Note that $ \Delta^n$ , for $ n=0,1,2,\ldots,k-1$ has ones along the $ n$ th superdiagonal and zeros elsewhere. Also, $ \Delta^n = 0$ for $ n\ge k$ . By the binomial theorem,

\begin{eqnarray*}
J^n \;=\; (pI+\Delta)^n &\!=\!& p^nI + np^{n-1}\Delta
+ \frac{n(n-1)}{2}p^{n-2}\Delta^2
+ \frac{n(n-1)(n-1)}{3!}p^{n-3}\Delta^3 + \cdots \\
& & + \left(\begin{array}{c} n \\ [2pt] k \end{array}\right)p^k\Delta^{n-k}
+ \cdots + np\Delta^{n-1} + \Delta^n,
\end{eqnarray*}

where $ \left(\begin{array}{c} n \\ [2pt] k \end{array}\right)\isdef n!/[k!(n-k)!]$ denotes the binomial coefficient (also called ``$ n$ choose $ k$ '' in probability theory).

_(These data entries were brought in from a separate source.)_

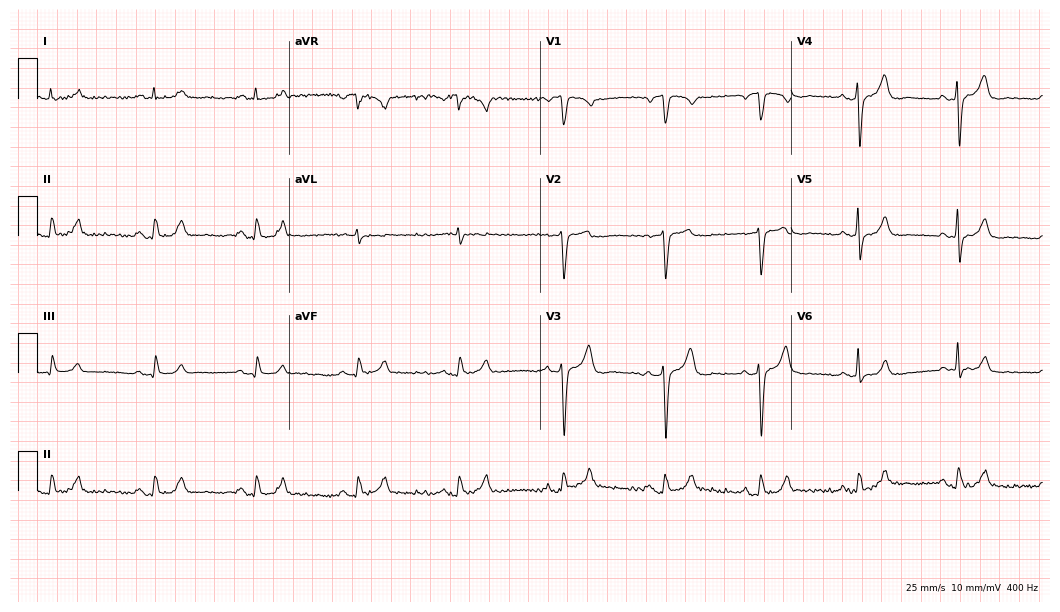
12-lead ECG from a male, 81 years old. Recorded interpretation: within normal limits.
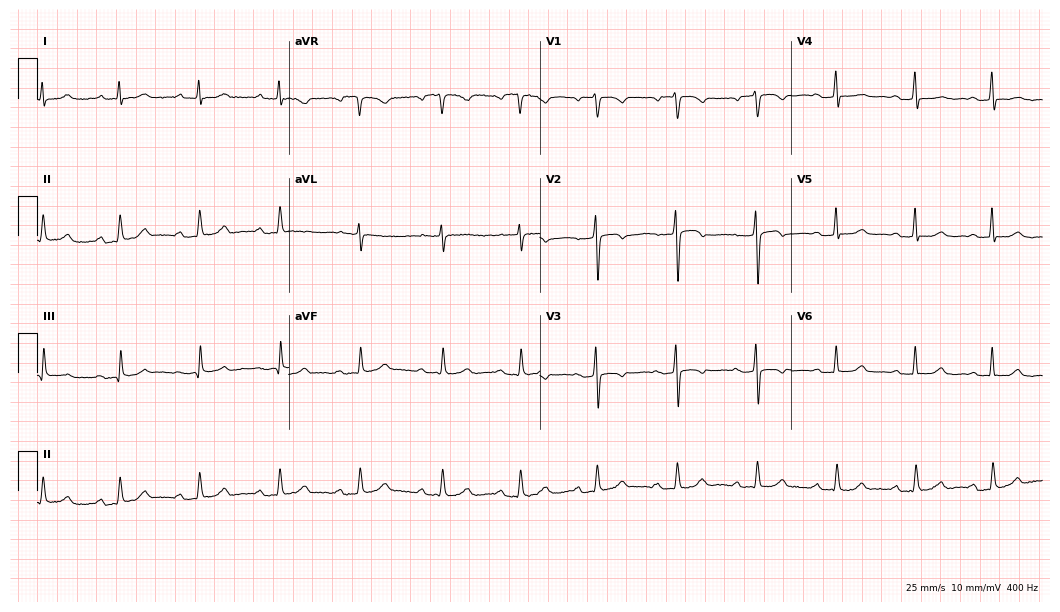
Resting 12-lead electrocardiogram (10.2-second recording at 400 Hz). Patient: a 63-year-old woman. Read as a normal ECG.
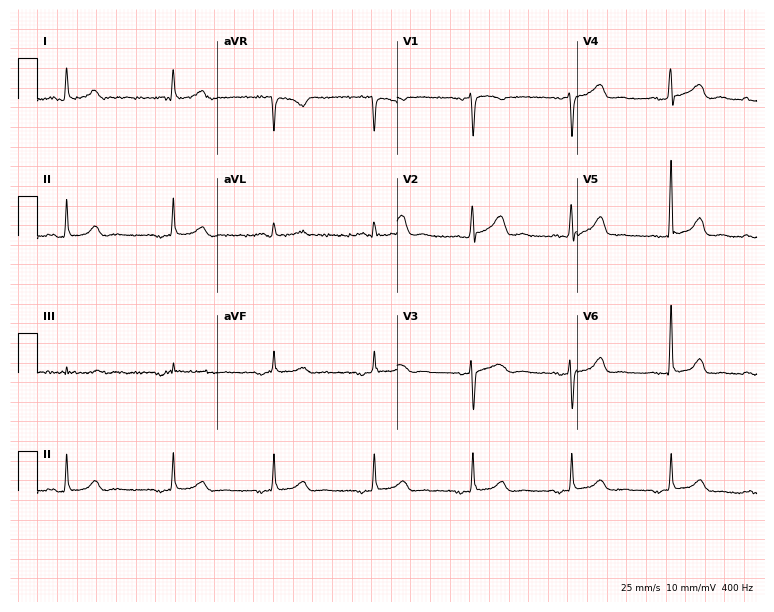
Standard 12-lead ECG recorded from a female patient, 66 years old (7.3-second recording at 400 Hz). Read as a normal ECG.
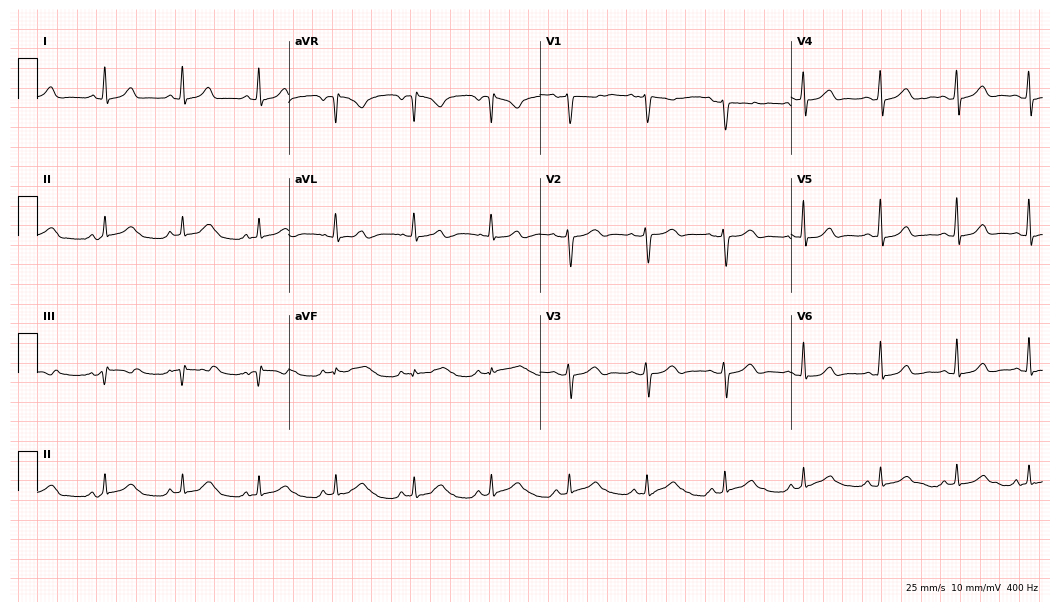
Resting 12-lead electrocardiogram. Patient: a woman, 33 years old. Read as a normal ECG.
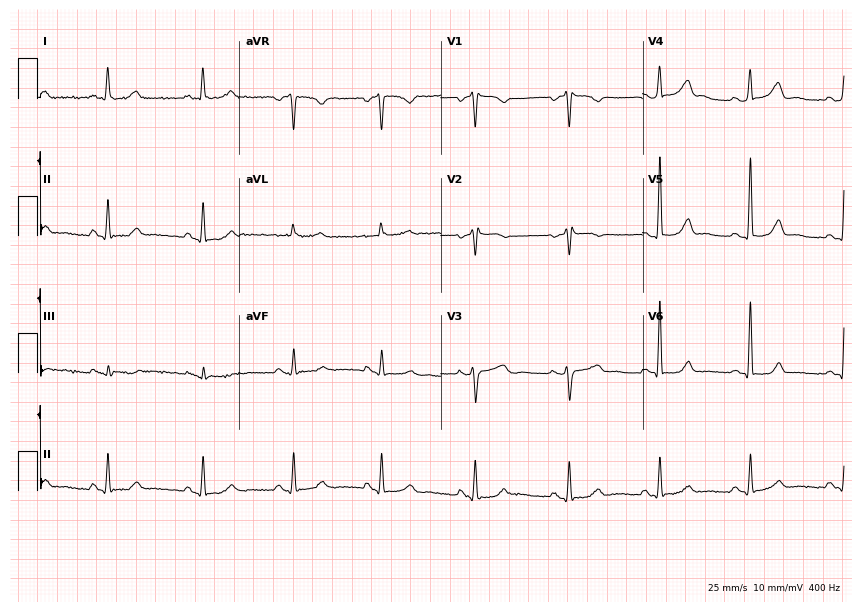
ECG (8.2-second recording at 400 Hz) — a 43-year-old female. Labelled as a normal ECG.
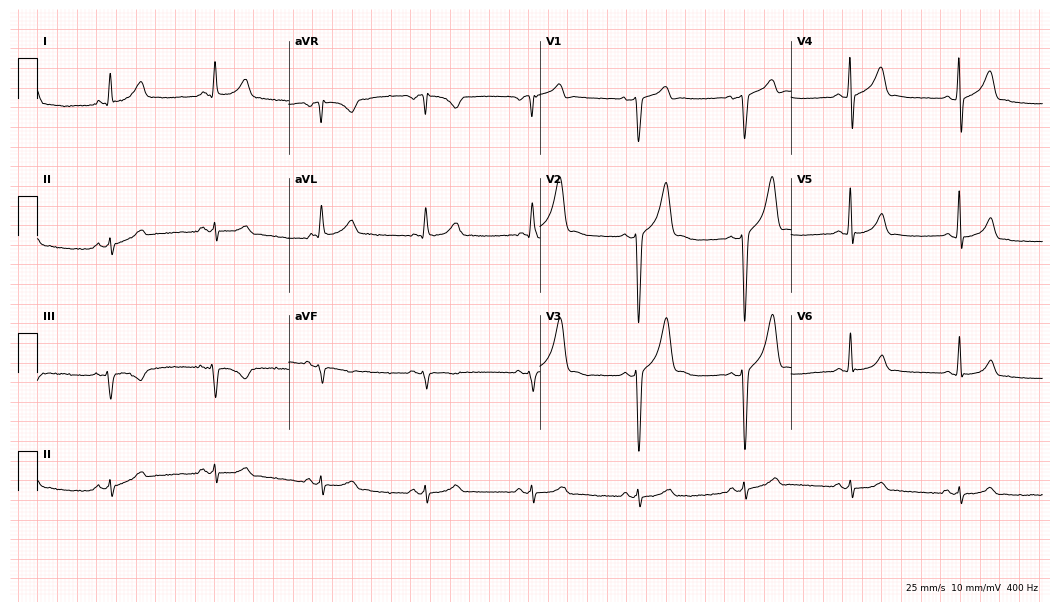
Resting 12-lead electrocardiogram (10.2-second recording at 400 Hz). Patient: a 38-year-old male. Read as a normal ECG.
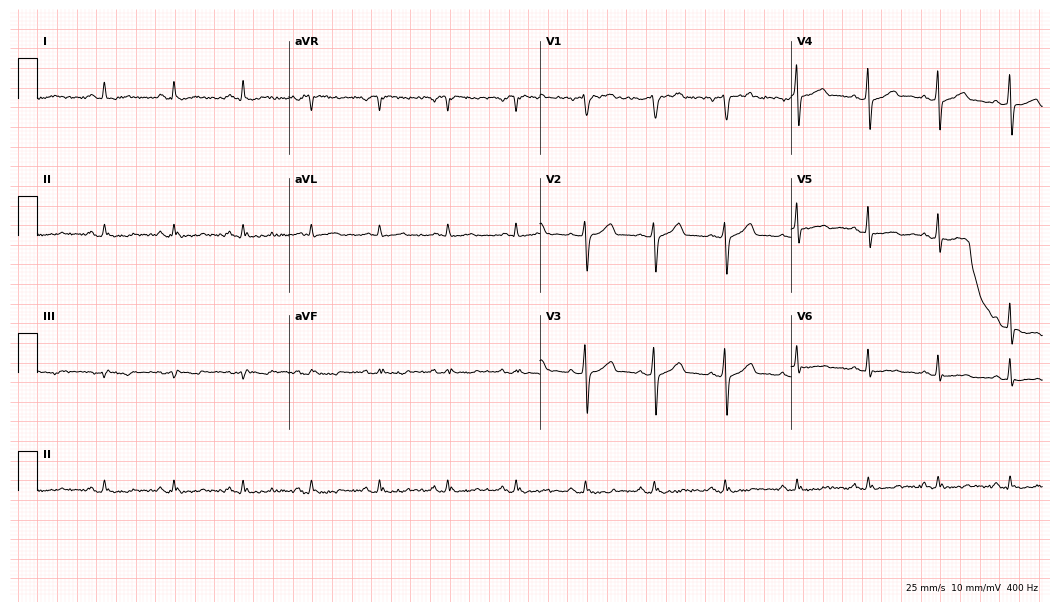
Resting 12-lead electrocardiogram. Patient: a male, 51 years old. Read as a normal ECG.
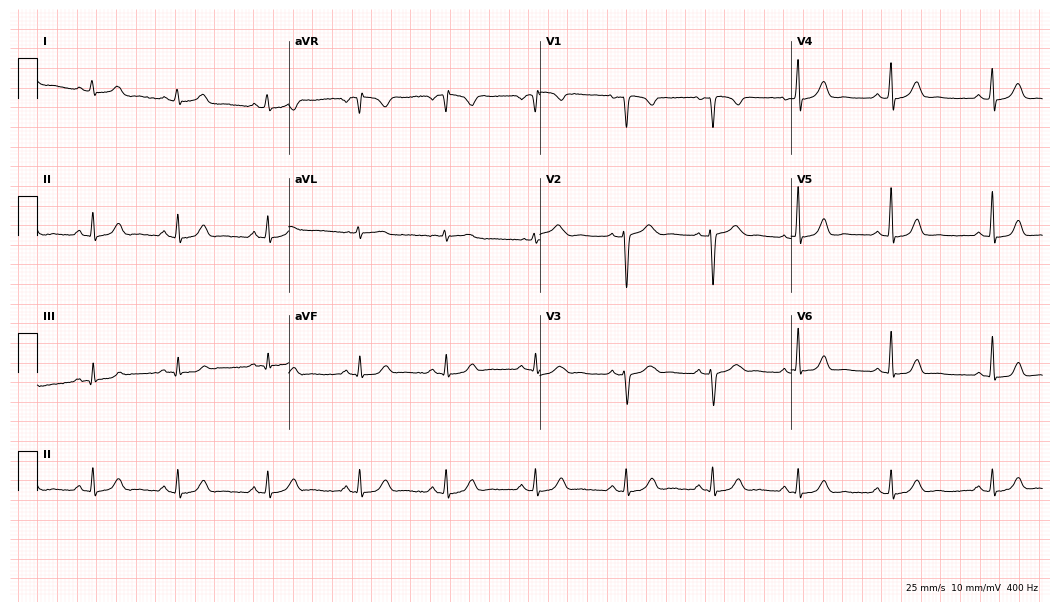
Resting 12-lead electrocardiogram (10.2-second recording at 400 Hz). Patient: a female, 36 years old. Read as a normal ECG.
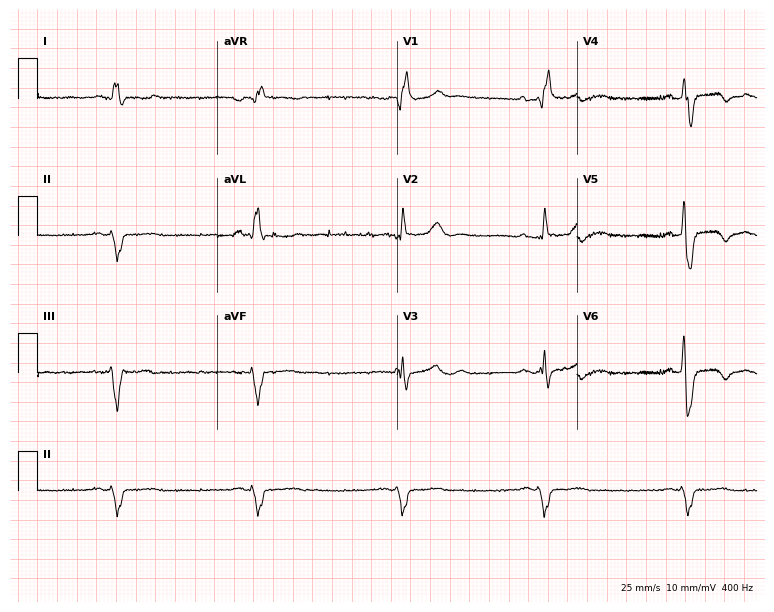
12-lead ECG from a 56-year-old male patient (7.3-second recording at 400 Hz). Shows right bundle branch block (RBBB), left bundle branch block (LBBB), sinus bradycardia (a sinus rate of 50 beats per minute or less).
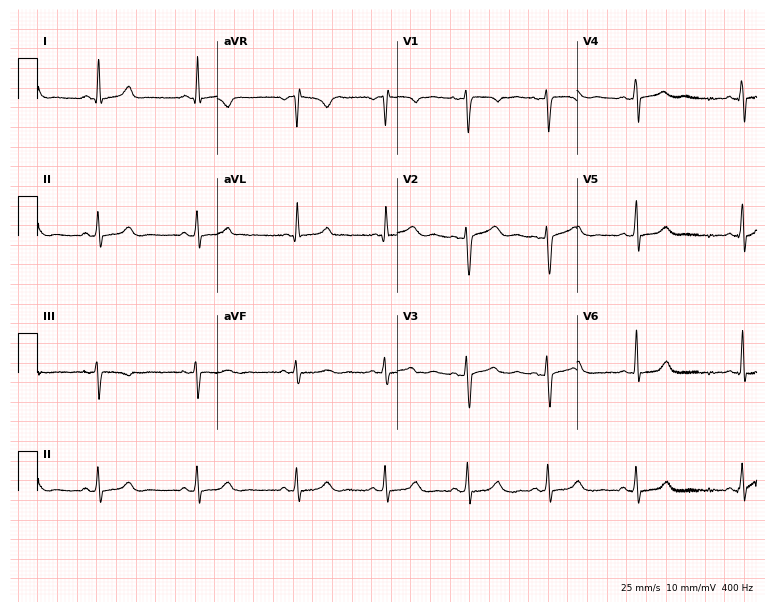
12-lead ECG from a 21-year-old woman (7.3-second recording at 400 Hz). No first-degree AV block, right bundle branch block, left bundle branch block, sinus bradycardia, atrial fibrillation or sinus tachycardia recorded for this tracing.
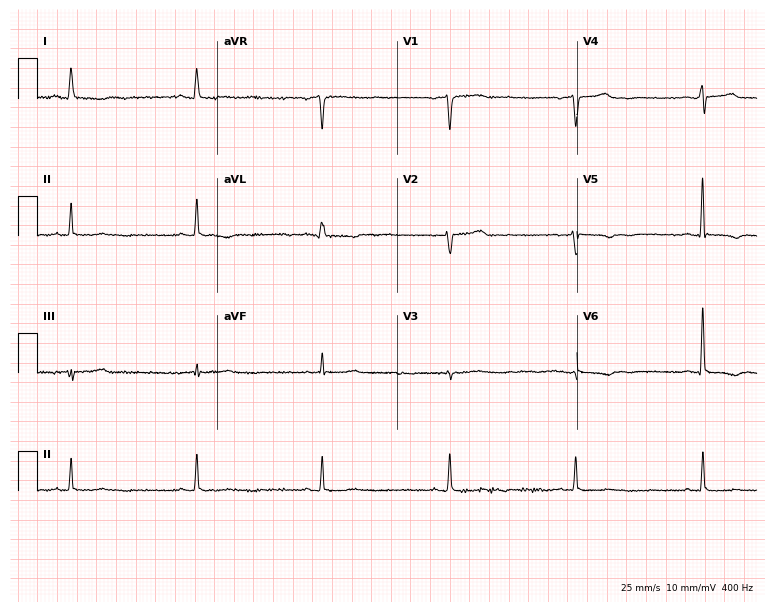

Thus,

$\displaystyle J^n =
\left[\begin{array}{cccccccc}
p^n & np^{n-1} & \frac{n(n-1)}{2} p^{n-2} & \cdots & \cdots & 0 \\ [2pt]
0 & p^n & np^{n-1} & \frac{n(n-1)}{2} p^{n-2} & \cdots & 0 \\
\vdots & & \ddots & \ddots & \ddots & \\
0 & 0 & 0 & & & np^{n-1}\\ [2pt]
0 & 0 & 0 & & & p^n \\ [2pt]
\end{array}\right],
$

where the zeros in the upper-right corner are valid for sufficiently large $ n$ , and otherwise the indicated series is simply truncated.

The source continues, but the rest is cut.